La pellicola racconta dell’immaginario clown tedesco Helmut Dorque viene rinchiuso in campo di concentramento per aver deriso la Germania e il Führer e che verrà costretto dietro la lusinga della libertà, a usare il proprio talento comico per divertire i bambini ebrei destinati alle camere a gas.

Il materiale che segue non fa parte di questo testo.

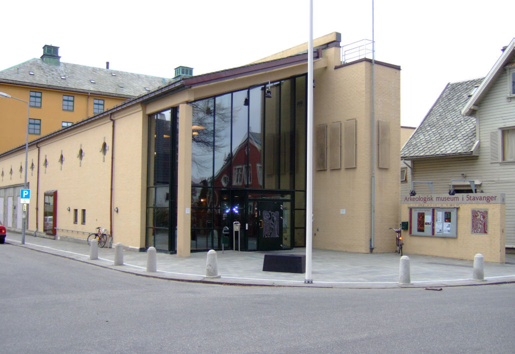 Arkeologisk museum i Stavanger

Un interessante binomio, come si vede, tra la farsa più spontanea dell’umorismo clownesco e la tragedia nella sua forma più cruda (l’uccisione in massa di bambini) che, in effetti, non entusiasmò nemmeno i pochi che lo videro come l’attore comico Harry Shearer (doppiatore, oltre che di tanti altri, anche del personaggio del clown ebreo Krusty ne I Simpson) il quale disse: “come in molte di queste opere, le premesse, o il concetto, sono migliori del risultato finale stesso. Ma vedere il film è stata veramente un’esperienza terrificante. Il film è così drammaticamente sbagliato, il pathos e la commedia vengono così malamente mescolati da essere totalmente fuori luogo, l’unica cosa che si può affermare vedendo il film è: Oh Mio Dio”
Esagerazioni o meno, certo è che Lewis ha conservato il montaggio provvisorio su una vhs chiusa in cassaforte e non ha mai voluto raccontare dove fossero i negativi del film di cui ci resta soltanto un documentario tedesco del 2016 di circa due ore (più della durata presunta del film), intitolato Der Clown contenente interviste, materiale di repertorio e la ricostruzione di scene tratte dal copione.
Il mito forse un giorno uscirà dall’oblio e comparirà in qualche festival o in rete quello che è certo è la tremenda realtà a cui è ispirato non dovrà mai essere dimenticata.